- Location: Boga and Tchabi, Ituri Province, Democratic Republic of the Congo
- Date: May 30–31, 2021 1am
- Target: Nyali refugees, civilians in Boga and Tchabi
- Deaths: 57+
- Injured: 47+
- Victim: 25+ civilians kidnapped
- Perpetrator: Banyabwisha fighters in ISCAP

= Boga and Tchabi massacres =

Terrorist incident in Democratic Republic of the Congo

On the night between May 30 and 31, 2021, jihadists from the Islamic State – Central Africa Province (ISCAP) attacked the towns of Boga and Tchabi, killing a total of fifty-seven civilians and injuring forty-seven others. The attacks were one of the deadliest massacres ever perpetrated by ISCAP.

== Background ==
The Allied Democratic Forces (ADF) was founded in Uganda in the 1990s, gaining prominence as an Islamist rebel group and conducting deadly attacks on civilians in the early 2010s. The group pledged bay'ah to the Islamic State in 2019 and began carrying out its first attacks under the ISCAP moniker months later. Beginning in 2021, the ADF carried out dozens of deadly massacres against villages in North Kivu, attacking villagers along ethnic and religious lines.

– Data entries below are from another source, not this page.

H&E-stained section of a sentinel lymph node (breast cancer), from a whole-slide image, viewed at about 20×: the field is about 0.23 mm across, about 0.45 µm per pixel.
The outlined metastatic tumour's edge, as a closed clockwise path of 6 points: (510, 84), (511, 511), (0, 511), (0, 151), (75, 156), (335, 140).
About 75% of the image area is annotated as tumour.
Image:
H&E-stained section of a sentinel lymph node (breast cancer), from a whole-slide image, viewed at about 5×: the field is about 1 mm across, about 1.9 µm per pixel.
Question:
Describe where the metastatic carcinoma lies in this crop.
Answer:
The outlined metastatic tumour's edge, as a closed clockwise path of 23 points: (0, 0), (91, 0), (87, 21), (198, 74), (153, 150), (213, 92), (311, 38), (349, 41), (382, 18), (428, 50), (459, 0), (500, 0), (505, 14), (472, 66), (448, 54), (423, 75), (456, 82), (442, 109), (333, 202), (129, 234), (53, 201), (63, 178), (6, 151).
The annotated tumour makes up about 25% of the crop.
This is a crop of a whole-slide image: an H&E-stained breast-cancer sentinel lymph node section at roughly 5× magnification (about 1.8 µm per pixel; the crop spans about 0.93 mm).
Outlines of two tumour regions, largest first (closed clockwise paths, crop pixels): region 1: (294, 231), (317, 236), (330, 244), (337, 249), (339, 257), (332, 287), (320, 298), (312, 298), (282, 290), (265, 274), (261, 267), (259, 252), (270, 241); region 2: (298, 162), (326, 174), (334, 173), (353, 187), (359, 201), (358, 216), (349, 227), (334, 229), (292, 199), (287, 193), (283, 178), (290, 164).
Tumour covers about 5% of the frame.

Boga and Tchabi are two towns located ten kilometers apart along the border between North Kivu and Ituri Province, where the ADF is active. Around 48,000 people lived in both towns combined; 30,000 in Boga, 18,000 in Tchabi. Boga was home to a displacement camp hosting refugees mainly from the Nyali people in one part of the camp and Banyabwisha people in another part. The head of the Nyali community in the area told Al Jazeera that they believed it was the same attacker for both villages. Banyabwisha are Rwandan refugees who had settled in the area since 2019, and were in a war with the Nyali over land rights. Médecins Sans Frontières warned Congolese and United Nations authorities in April 2020 about the chances of a jihadist attack in Boga and Tchabi due to few defenses in the towns.

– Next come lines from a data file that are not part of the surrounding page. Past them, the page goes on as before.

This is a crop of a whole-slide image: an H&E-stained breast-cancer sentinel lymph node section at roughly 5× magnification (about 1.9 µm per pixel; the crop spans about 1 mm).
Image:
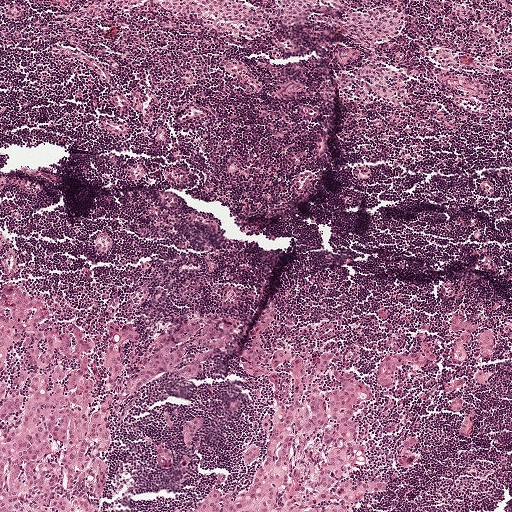
Question:
Outline the metastatic carcinoma in this image, as closed paths of (x, y) pixel coordinates.
Answer:
Outlines of eight tumour regions, largest first (closed clockwise paths, crop pixels): region 1: (0, 271), (74, 304), (89, 318), (120, 318), (140, 326), (142, 353), (154, 347), (164, 357), (161, 377), (122, 415), (101, 511), (0, 511); region 2: (270, 298), (279, 306), (279, 334), (294, 352), (337, 350), (321, 386), (330, 386), (339, 364), (372, 384), (360, 424), (368, 460), (356, 478), (386, 477), (389, 486), (348, 508), (154, 511), (213, 484), (248, 486), (243, 452), (269, 426), (274, 388), (270, 376), (249, 369), (246, 354); region 3: (424, 326), (436, 344), (437, 358), (424, 363), (401, 361), (396, 367), (395, 378), (391, 384), (385, 384), (379, 381), (376, 373), (379, 361), (391, 350), (411, 350), (421, 344), (420, 328); region 4: (453, 315), (468, 320), (479, 330), (468, 347), (468, 357), (459, 364), (452, 360), (449, 355), (452, 342), (462, 335), (456, 336), (451, 334), (450, 322); region 5: (412, 433), (416, 434), (416, 440), (412, 448), (416, 453), (416, 456), (414, 462), (409, 465), (397, 462), (396, 458), (402, 441); region 6: (485, 330), (492, 332), (496, 337), (495, 348), (492, 356), (487, 359), (483, 359), (479, 355), (475, 344), (476, 337); region 7: (474, 410), (476, 411), (474, 421), (471, 426), (469, 428), (466, 435), (462, 436), (459, 434), (458, 431), (464, 418), (465, 415), (469, 411); region 8: (455, 396), (463, 397), (463, 405), (462, 410), (454, 412), (448, 409), (448, 406).
About 20% of this field is tumour.
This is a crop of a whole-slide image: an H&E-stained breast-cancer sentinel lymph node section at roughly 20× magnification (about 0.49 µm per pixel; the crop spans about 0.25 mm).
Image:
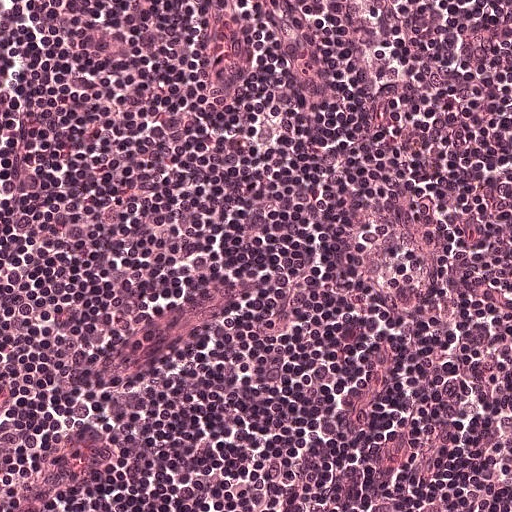
Question:
Is any metastatic breast cancer visible in this crop?
Answer:
No: no metastatic tumour is outlined anywhere in this field.

Prior to the attack, the Congolese government claimed that Congolese forces were unable to prevent the attack and establish a position as ISCAP fighters ambushed them as they were setting up the position. A battle ensued, and both sides retreated from the area.

== Massacres ==
The camp at Boga was the first attacked, around 1am on May 31. ISCAP fighters besieged the camp, and then indiscriminately shot civilians and burned down houses. A witness to the massacre in Boga said that he was alerted after hearing cries from his neighbor's house. When he arrived at the house, the perpetrators had already killed an Anglican pastor and wounded his daughter. Residents' houses were looted and torched, and vehicles located on the nearby road were burnt out. 26 people were killed at the Ruhindo displaced camp in Boga and three were killed in the Kinyanjojo camp. 47 others were reported injured in both the Boga and Tchabi massacres, and twelve people were still being treated in the Boga hospital as of June 3.

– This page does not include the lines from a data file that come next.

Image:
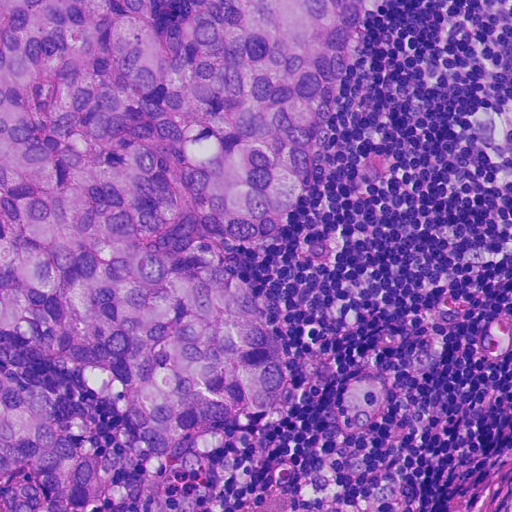
A 0.23-mm field of an H&E-stained sentinel lymph node from a breast-cancer patient (whole-slide image), shown at about 20×, about 0.45 µm per pixel.
Question:
Where is the metastatic tumour in this field?
Answer:
Metastatic tumour outline, simplified to 20 points and listed clockwise in crop pixels (x, y): (0, 0), (387, 0), (364, 15), (320, 157), (286, 221), (270, 240), (222, 239), (226, 260), (295, 358), (295, 405), (274, 424), (224, 426), (242, 460), (222, 482), (176, 469), (106, 402), (60, 386), (124, 458), (110, 511), (0, 511).
The annotated tumour makes up about 55% of the crop.

ISCAP fighters then attacked the town of Tchabi, killing over 24 people and injuring dozens of others. Some civilians were abducted from the town as well. Between both villages, 57 civilians were killed and 47 were injured, along with at least 25 civilians kidnapped. Some estimates by local civil society members and Gracien Iracan, a Congolese MP, assessed the death toll at above sixty killed. Forty of the victims were Nyali, and ten of them were Hema. Almost every one of the 48,000 refugees originally located in the towns also fled following the massacres, some to Uganda and many to Bukiringi. Many of the newly displaced refugees were sleeping in the bush to evade the attacks. Around 5,335 refugees were in these conditions as of June 6.

== Aftermath ==

=== Perpetrator ===
The president of the Irumu Territory civil society stated that the attackers were suspected to be Banyabwisha members of ISCAP, as the Banyabwisha section of the Boga camp was untouched during the attacks. These claims of Banyabwisha ISCAP fighters were reiterated by Jules Ngongo, the spokesman for the FARDC in Ituri. Congolese authorities confirmed the Islamic State's responsibility in conducting the attack on June 5.

=== Reactions ===
Congolese authorities in Kinshasa did not immediately react to the massacres. David McLachlan-Karr, the UN Humanitarian Coordinator for the DRC, condemned the attack. Congolese authorities released a statement calling the massacres a humiliation and demanding justice on June 3. The European Union condemned the attacks as well.

=== Subsequent attacks ===
On June 7, brief clashes occurred at noon between the FARDC and ISCAP near Boga. It was later reported that these clashes were caused by an ISCAP attack on the hospital in Boga, killing ten civilians and two of the jihadists. The hospital, which had previously served over 80,000 people in the area, was considered unusable.

MONUSCO and UN officials visited Tchabi and Boga between June 16 and 17, strengthening security measures in the area. Peacekeepers from Nepal, South Africa, Kenya, and Tanzania all were dispatched to hunt down the ISCAP militants nearby and protect the villages. Despite this, ISCAP fighters re-established a camp in Tchabi by June 18.